I know that by going to a singles ward, especially one of the larger, more well know ones in the valley, while waiting for Hannah is like going into the belly of the beast, but I'm not afraid.  I have some weapons on my side.


First, I'm painfully shy.  Before I ever initiate a conversation with a female I spend my fair share of time trying to scout things out, judging the personality and what-not.  I don't feel awkward very often, nearly every time I do it's because mid-conversation I realize I have nothing in common with this person and see that the interaction is slowly headed towards a fiery crash.  It always reminds me of those lame texters where the conversation goes like this: You: "So are you excited to be back home?"  Them: "Yeah :)"  Conversation killed.  All the while, I think it's important to be able to savor the silences, I always feel like people who can't stand the silence are hiding something.

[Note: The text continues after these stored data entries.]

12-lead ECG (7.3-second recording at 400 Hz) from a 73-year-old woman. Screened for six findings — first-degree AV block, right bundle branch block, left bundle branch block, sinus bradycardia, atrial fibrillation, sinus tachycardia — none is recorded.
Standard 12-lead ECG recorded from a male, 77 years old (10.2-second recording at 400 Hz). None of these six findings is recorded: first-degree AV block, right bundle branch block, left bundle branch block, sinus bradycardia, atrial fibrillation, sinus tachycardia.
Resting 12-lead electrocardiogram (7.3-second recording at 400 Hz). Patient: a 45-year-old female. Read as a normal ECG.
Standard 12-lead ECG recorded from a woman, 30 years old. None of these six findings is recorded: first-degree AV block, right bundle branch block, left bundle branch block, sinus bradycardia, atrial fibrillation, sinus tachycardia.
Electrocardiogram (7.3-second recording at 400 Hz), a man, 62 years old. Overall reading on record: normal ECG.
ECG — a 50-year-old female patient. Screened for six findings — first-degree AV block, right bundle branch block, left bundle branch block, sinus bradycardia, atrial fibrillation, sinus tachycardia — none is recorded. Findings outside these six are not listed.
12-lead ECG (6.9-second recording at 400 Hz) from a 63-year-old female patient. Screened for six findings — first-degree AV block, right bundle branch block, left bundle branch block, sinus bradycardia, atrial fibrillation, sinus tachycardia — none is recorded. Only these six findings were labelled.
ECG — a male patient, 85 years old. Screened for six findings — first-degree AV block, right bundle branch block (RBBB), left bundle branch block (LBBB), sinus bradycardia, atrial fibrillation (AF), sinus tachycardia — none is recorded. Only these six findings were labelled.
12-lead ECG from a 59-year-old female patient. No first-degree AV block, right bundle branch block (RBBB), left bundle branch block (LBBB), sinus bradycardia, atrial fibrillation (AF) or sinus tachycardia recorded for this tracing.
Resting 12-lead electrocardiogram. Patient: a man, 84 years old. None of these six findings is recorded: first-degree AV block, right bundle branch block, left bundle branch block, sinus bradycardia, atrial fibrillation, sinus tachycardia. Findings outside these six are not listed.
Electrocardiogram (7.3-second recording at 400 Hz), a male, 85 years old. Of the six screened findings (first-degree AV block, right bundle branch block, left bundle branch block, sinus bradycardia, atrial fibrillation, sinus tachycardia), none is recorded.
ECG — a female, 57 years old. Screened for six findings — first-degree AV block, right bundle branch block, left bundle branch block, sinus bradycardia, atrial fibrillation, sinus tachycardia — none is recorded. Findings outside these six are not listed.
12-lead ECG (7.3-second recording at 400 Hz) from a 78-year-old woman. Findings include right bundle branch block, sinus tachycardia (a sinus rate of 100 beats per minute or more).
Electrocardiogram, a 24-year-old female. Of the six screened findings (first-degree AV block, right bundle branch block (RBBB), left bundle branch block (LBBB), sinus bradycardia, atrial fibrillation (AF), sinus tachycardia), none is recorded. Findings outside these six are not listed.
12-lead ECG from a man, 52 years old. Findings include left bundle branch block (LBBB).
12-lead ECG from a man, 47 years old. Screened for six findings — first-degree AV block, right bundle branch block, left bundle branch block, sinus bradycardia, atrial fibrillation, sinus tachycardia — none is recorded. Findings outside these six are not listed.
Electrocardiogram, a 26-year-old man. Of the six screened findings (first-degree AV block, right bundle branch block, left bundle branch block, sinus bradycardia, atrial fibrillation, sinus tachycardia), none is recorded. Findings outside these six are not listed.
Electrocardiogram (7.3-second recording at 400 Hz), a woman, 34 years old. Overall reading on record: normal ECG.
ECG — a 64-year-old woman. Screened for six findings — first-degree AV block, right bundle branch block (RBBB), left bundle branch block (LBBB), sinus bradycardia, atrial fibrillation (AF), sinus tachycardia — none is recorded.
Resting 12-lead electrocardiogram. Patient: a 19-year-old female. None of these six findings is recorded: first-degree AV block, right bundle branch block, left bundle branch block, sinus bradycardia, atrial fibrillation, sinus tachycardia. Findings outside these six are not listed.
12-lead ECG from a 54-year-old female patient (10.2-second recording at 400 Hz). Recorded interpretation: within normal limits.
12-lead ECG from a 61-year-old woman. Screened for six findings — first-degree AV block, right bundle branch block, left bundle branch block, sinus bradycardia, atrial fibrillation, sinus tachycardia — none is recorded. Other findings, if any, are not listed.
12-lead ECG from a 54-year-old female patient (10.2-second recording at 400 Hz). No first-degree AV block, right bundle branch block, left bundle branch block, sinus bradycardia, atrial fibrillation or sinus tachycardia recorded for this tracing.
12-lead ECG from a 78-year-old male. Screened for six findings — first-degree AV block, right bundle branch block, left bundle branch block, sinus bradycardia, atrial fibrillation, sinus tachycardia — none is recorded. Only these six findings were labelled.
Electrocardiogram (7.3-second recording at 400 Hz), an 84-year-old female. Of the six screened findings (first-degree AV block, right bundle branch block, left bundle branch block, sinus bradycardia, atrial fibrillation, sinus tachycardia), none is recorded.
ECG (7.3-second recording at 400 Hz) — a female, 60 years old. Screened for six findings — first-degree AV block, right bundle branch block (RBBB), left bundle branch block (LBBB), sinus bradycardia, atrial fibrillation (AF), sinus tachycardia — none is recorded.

Then, I'm actually pretty picky, and let's be honest with each other, physical attractiveness is 100% of the first impression.  Sure it's not the only thing, once the mouth opens the stock could rise or fall considerably.  But in the fraction of a second you first make eye contact will all know judgments have been made.  First up, I've decided, as I've mentioned before, really anyone under about 5'6" is out.  More than a nine inch height difference is just too much, I don't feel like having to wear a neck brace later in life from all that bending down to kiss you.  Not only that, you're not a child, I don't like having to look down on you, I get uncomfortable.  I'd say, ideally, 5'8 to 5'10 is just right, any taller and I feel like I'm taking away your opportunity to wear heels. 


After height, I've found my number two judgment is on the hair.  I'm not really sure why, maybe it's because it's the only facial feature you can see from any direction.  Hairstyles definitely vary by the person, I do tend to lean towards longer, straight hairstyles, but I will say that there's something about a girl who can pull off a ponytail.  I know, girls always go to the 'tail at the gym, at work, on a bad hair day.  It's like the go-to "blah" hairstyle for girls, but I find it very attractive.


I know for girls weight is an important issue, it's like the 3-digit number from hell(I hope it's 3-digits if you're taller than, like, 5'2").  But I'll let you in on a little secret, guys don't put any stock in the number on the scale.  Why do you think we're always flexing in the mirror?     Hannah, for instance, is a lurp, long arms, long legs, long torso.  Personally I find that adorable.  Hmmm... Legs, add that to my number one most attractive trait...


Another thing is make-up, the less the better.  The more different you look without it the less I'm interested, unless it's tattooed to your face you'll spend more time without than with.  Hannah used to pull the whole "cat eyes" thing back in high school, not a big fan.  I say, if I can tell you're wearing make up it's probably too much, I'm not a big fan of eye-liner, eye shadow, or lipstick.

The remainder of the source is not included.